→ **ASSIGNMENT**
Each line from the one with "Woonhuizen Diversen: tussen" through the last line of the material is to be printed exactly; no other line and no picture belongs in the copy.

→ **INPUT DATA**
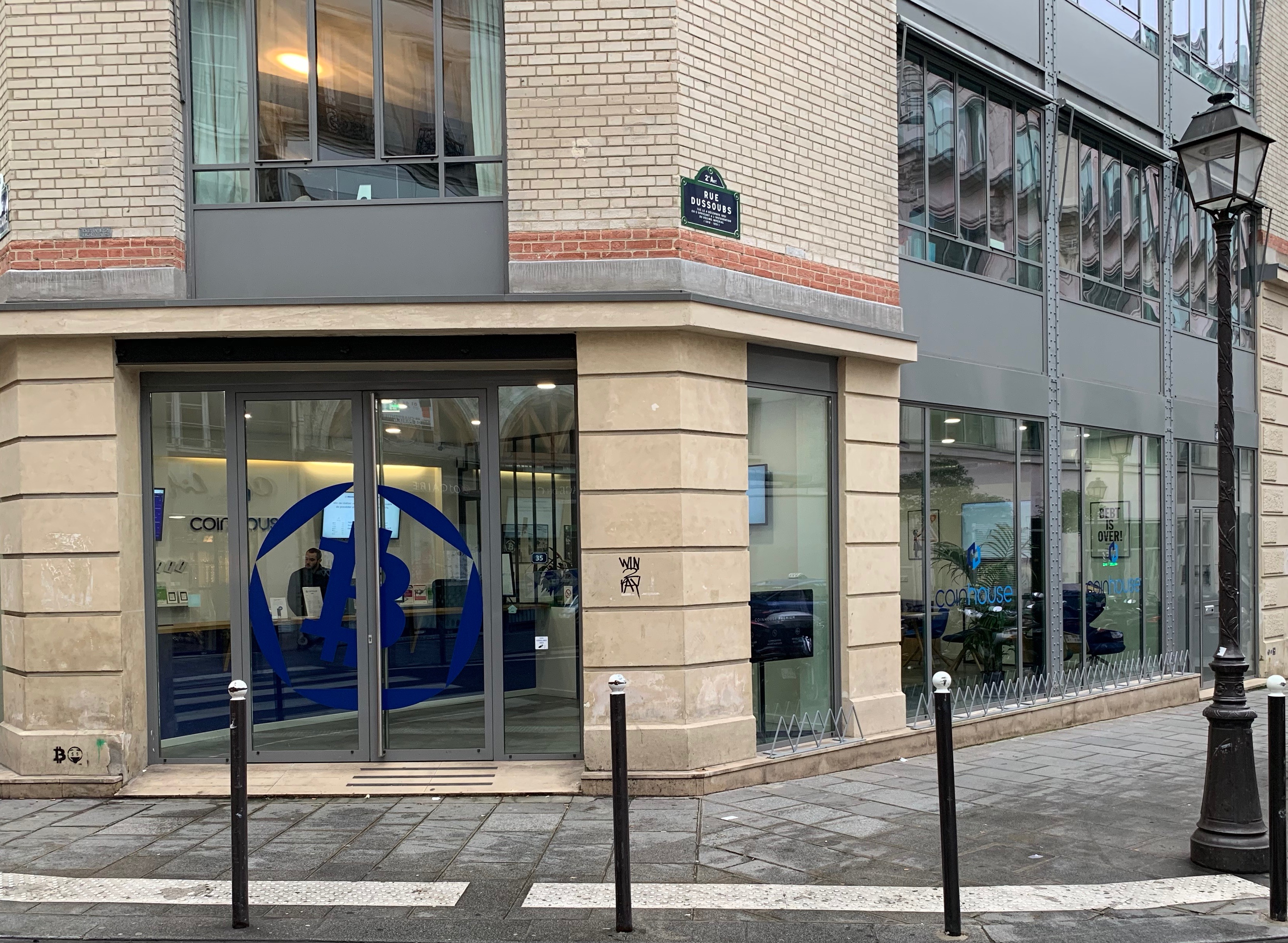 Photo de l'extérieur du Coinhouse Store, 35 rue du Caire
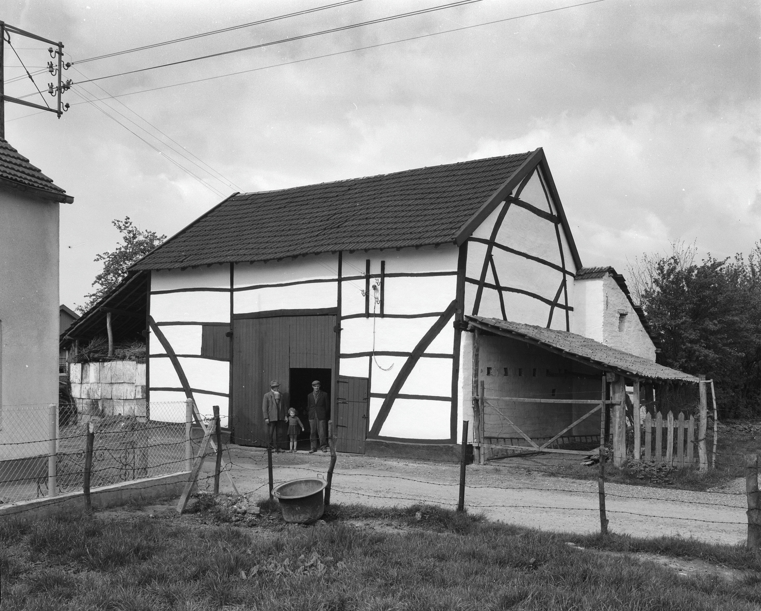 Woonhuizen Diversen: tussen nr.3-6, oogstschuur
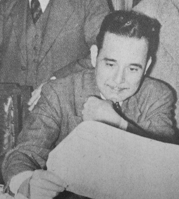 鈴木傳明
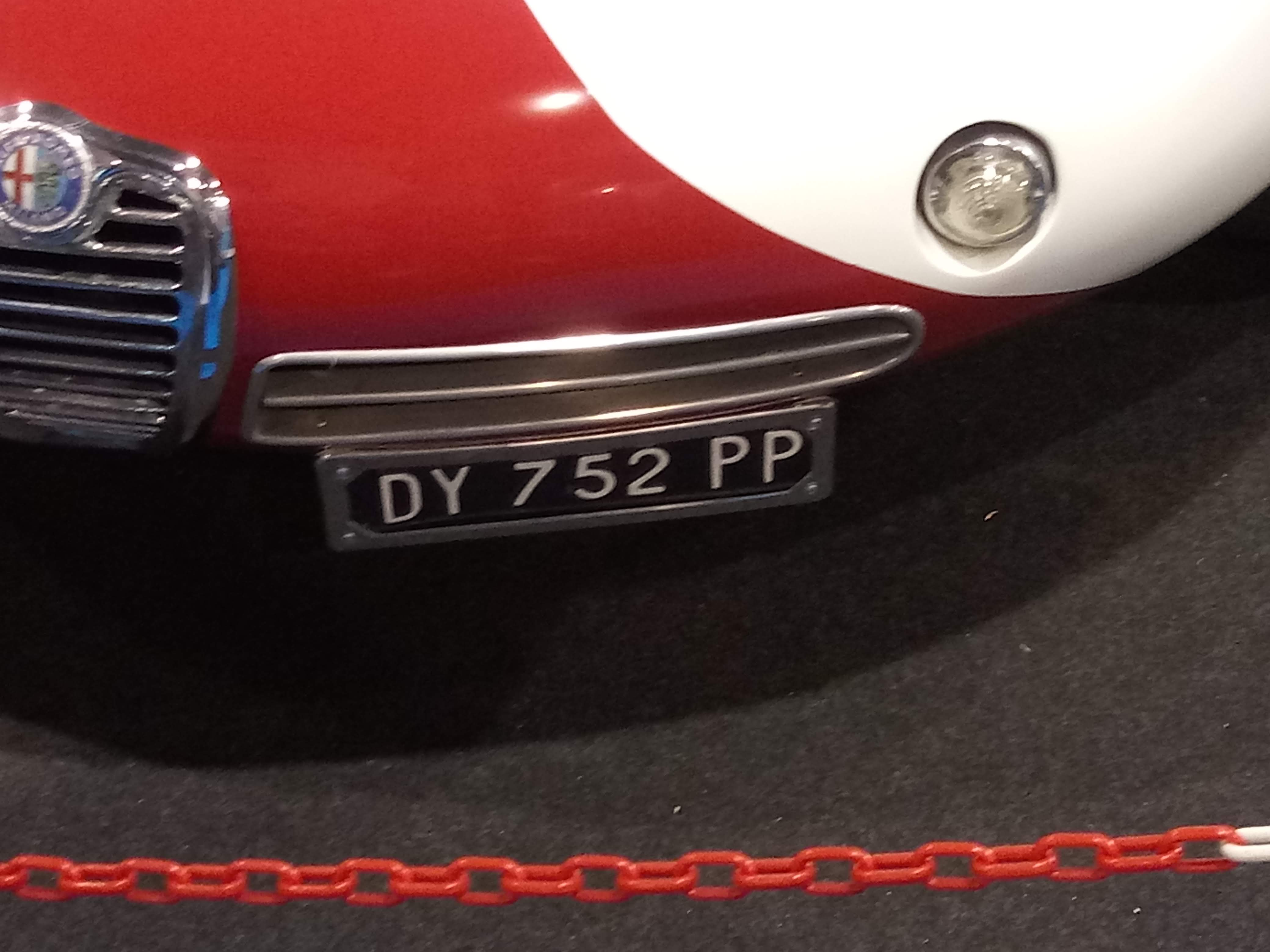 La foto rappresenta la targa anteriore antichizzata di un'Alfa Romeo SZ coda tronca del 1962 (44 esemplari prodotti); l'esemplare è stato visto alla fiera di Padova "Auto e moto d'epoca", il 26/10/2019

→ **ANSWER TO THE EXERCISE**
 Woonhuizen Diversen: tussen nr.3-6, oogstschuur
 鈴木傳明
 La foto rappresenta la targa anteriore antichizzata di un'Alfa Romeo SZ coda tronca del 1962 (44 esemplari prodotti); l'esemplare è stato visto alla fiera di Padova "Auto e moto d'epoca", il 26/10/2019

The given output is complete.